The area of a trapezium shaped field is $480 \mathrm{~m}^2$, the distance between two parallel sides is $15 \mathrm{~m}$ and one of the parallel side is $20 \mathrm{~m}$. Find the other parallel side.
Solution:

One of the parallel sides of the trapezium is $a=20 \mathrm{~m}$, let another parallel side be $b$, height $h=15 \mathrm{~m}$.
The given area of trapezium $=480 \mathrm{~m}^2$.
Area of a trapezium $=\frac{1}{2} h(a+b)$
So $\quad 480=\frac{1}{2} \times 15 \times(20+b) \quad$ or $\quad \frac{480 \times 2}{15}=20+b$
or $64=20+b$ or $b=44 \mathrm{~m}$

Hence the other parallel side of the trapezium is $44 \mathrm{~m}$.

Example 2:

The area of a rhombus is $240 \mathrm{~cm}^2$ and one of the diagonals is $16 \mathrm{~cm}$.
Find the other diagonal.
Solution:

Let length of one diagonal $d_1=16 \mathrm{~cm}$
and $\quad$ length of the other diagonal $=d_2$
Area of the rhombus $=\frac{1}{2} d_1 \cdot d_2=240$

So,
$
\frac{1}{2} 16 \cdot d_2=240
$

Therefore,
$
d_2=30 \mathrm{~cm}
$

Hence the length of the second diagonal is $30 \mathrm{~cm}$.
Example 3:

There is a hexagon MNOPQR of side $5 \mathrm{~cm}$ (Fig 9.6). Aman and Ridhima divided it in two different ways (Fig 9.7).
Find the area of this hexagon using both ways.

Solution:

Aman's method:
Since it is a hexagon so NQ divides the hexagon into two congruent trapeziums. You can verify it by paper folding (Fig 9.8 ).
Now area of trapezium MNQR $=4 \times \frac{(11+5)}{2}=2 \times 16=32 \mathrm{~cm}^2$.

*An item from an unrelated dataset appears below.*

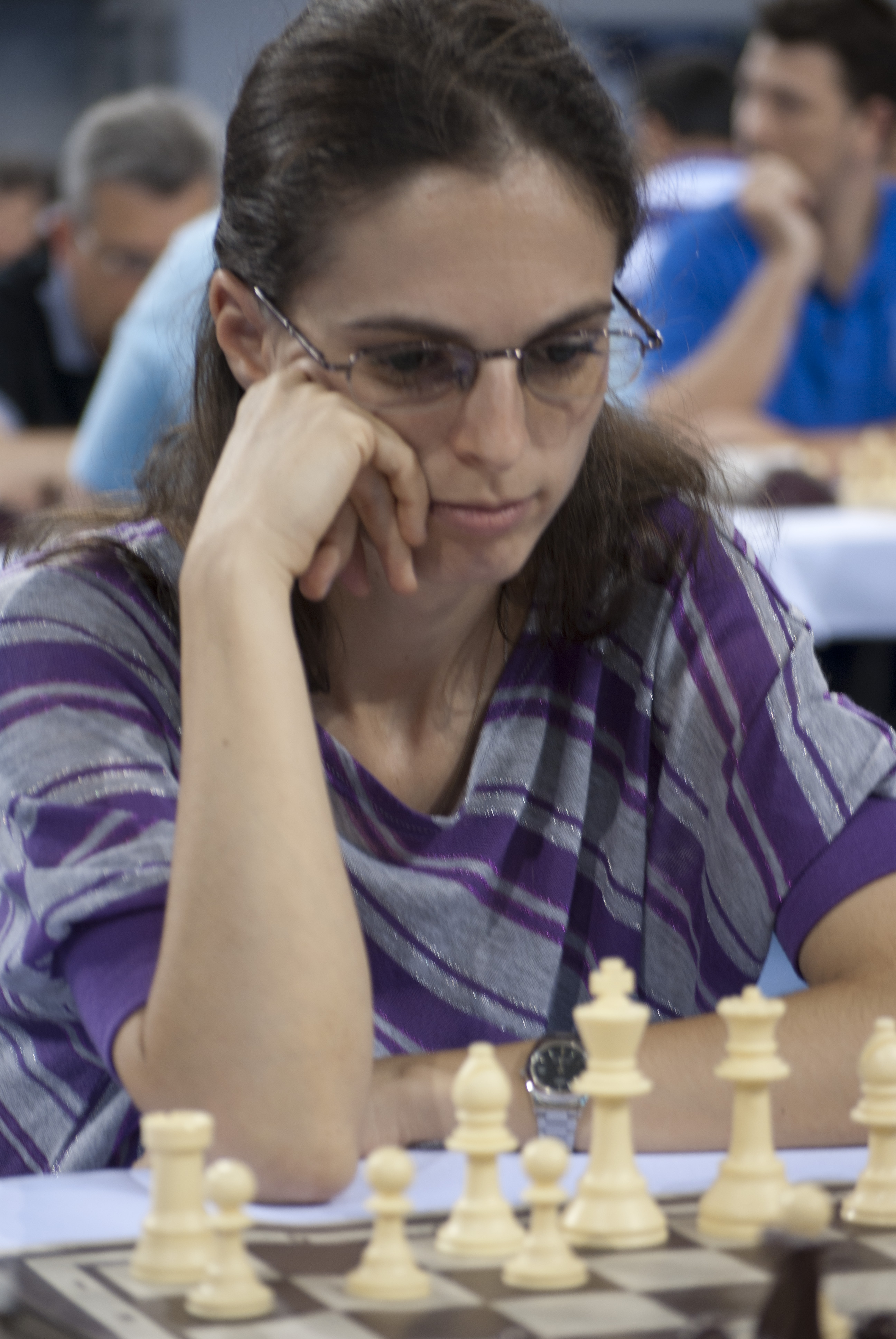 WIM Lyubka Genova

Now area of trapezium MNQR $=4 \times \frac{(11+5)}{2}=2 \times 16=32 \mathrm{~cm}^2$.
So the area of hexagon $\mathrm{MNOPQR}=2 \times 32=64 \mathrm{~cm}^2$.
Ridhima's method:
$\Delta \mathrm{MNO}$ and $\triangle \mathrm{RPQ}$ are congruent triangles with altitude $3 \mathrm{~cm}$ (Fig 9.9).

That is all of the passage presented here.